Friday Night Lights (2004)

Last Watch Date - September 8, 2022
Total Times Watched - Once

Comments

Let's go back to high school like Matthew McConaughey with some Friday Night Lights action. Oddly, I had never seen this movie before. I think it fell in a weird time for me when I was finishing up college and wasn't really watching many movies about sports. Probably because I wasn't really playing sports at that time.. Doesn't matter, I watched it tonight!

This movie has a lot of praise and I'm not sure it's totally worthy. It is a story you've DEFINITELY heard before if you are into sports. Not specifically this team, but this same general story of a team seeking a state championship. Scrappy little underdogs in this case, an undersized team was trying to take down the big baddies of Texas football. This is based on a real story, though takes significant liberties in a bunch of places. I'm not really sure it needed to do that - the real story is interesting as it is. Whatever.

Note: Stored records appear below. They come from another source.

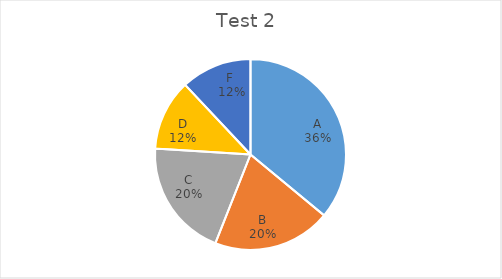
| Category | Frequency |
|---|---|
| A | 9 |
| B | 5 |
| C | 5 |
| D | 3 |
| F  | 3 |
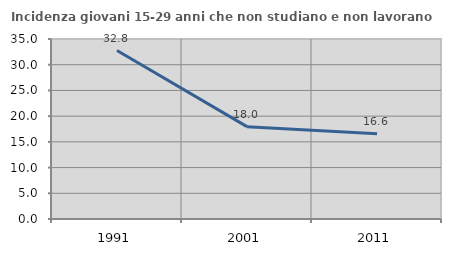
| Category | Incidenza giovani 15-29 anni che non studiano e non lavorano  |
|---|---|
| 1991.0 | 32.759 |
| 2001.0 | 17.961 |
| 2011.0 | 16.561 |
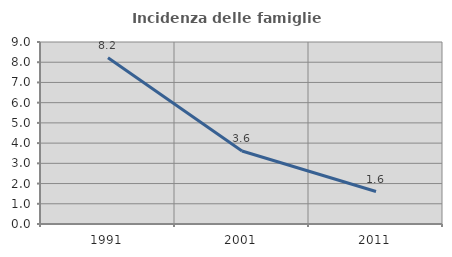
| Category | Incidenza delle famiglie numerose |
|---|---|
| 1991.0 | 8.222 |
| 2001.0 | 3.609 |
| 2011.0 | 1.604 |
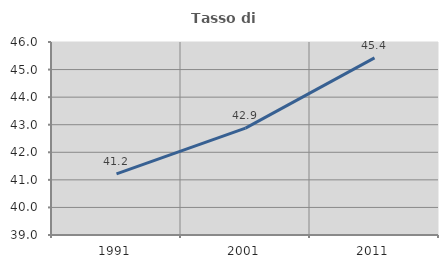
| Category | Tasso di occupazione   |
|---|---|
| 1991.0 | 41.22 |
| 2001.0 | 42.878 |
| 2011.0 | 45.425 |

You get the "I'm going no where without the game" type, the "my dad used to play and wants to relive his glory through me" type, the "quiet but dangerous" type, and even "the single parent, shitty home life" kid. None of these stories are particularly interesting because, well, you've seen them all before done much better. There's an odd scene where the one drunkard dad (TIM MCGRAW) rains shit on his son and chucks his state championship ring out onto the side of the road. His kid panics and tries to go find it (spoiler: he finds it), but while he looks for it, he's distraught like someone threw his puppy out the window. What is the attachment this kid would have with his dad's ring? It makes no sense, especially if your dad is an abusive drunk dickhole.

Let's go on to the football itself though. You'd like to see a "based on real events" sports movie handle the actual sports scenes seriously, but they made them so over-the-top that it was laughable. Guys getting helicoptered, flipped, slammed, clotheslined, etc. I should've known something was up when I saw it was directed by Randy "The Macho Man" Savage. They really try to play up the drama but it falls flat for the most part. Billy Bob doesn't really inspire me as a coach. I don't need fire and brimstone, but I don't buy Billy Bob as a head coach. I also think they failed to capture the extreme talent disparity across high school teams, both between squads and within the same squad.

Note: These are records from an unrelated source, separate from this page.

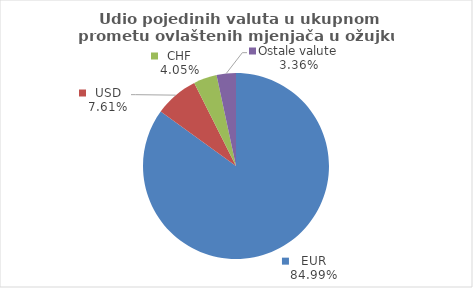
| Category | Series 0 |
|---|---|
| EUR | 84.983 |
| USD | 7.607 |
| CHF | 4.05 |
| Ostale valute | 3.36 |
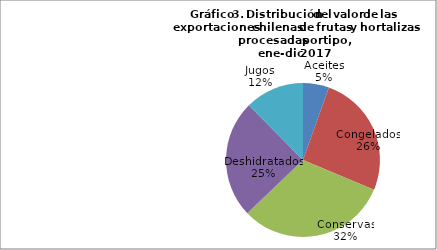
| Category | Series 0 |
|---|---|
| Aceites | 78903396.58 |
| Congelados | 373627645.01 |
| Conservas | 455709924.46 |
| Deshidratados | 357634300.29 |
| Jugos | 178902202.11 |
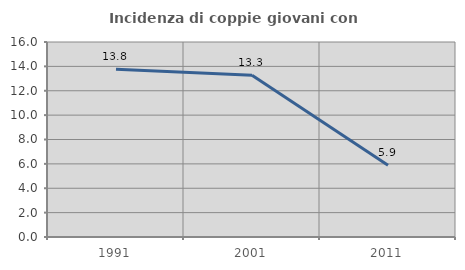
| Category | Incidenza di coppie giovani con figli |
|---|---|
| 1991.0 | 13.765 |
| 2001.0 | 13.269 |
| 2011.0 | 5.882 |

The acting is played up by everyone except Billy Bob, who seems to underplay the role. Connie Britton is in this (and the subsequent TV series which I have also not seen), but you only see her on screen for a couple minutes. She is the coach's wife who theoretically exists. The players are young but not actually high school aged, so I expected more from them. It's a weird juxtaposition to see the quiet guy get fired up one game and immediately have Billy Bob talk to the team as if they're in a library right after. What were they trying to do here?

The biggest crime this movie commits, though, is the post-final game future summaries for a few key players and coaches. This movie was made in 2004 but has a lot of 1980s sensibilities in the worst way. It's like because it was set in the 80s they had to make the movie feel like an 80s movie in structure and execution. It doesn't work for me.

Recommended?

This movie takes itself VERY seriously but doesn't feel serious at the same time. For that reason, I'm a NO.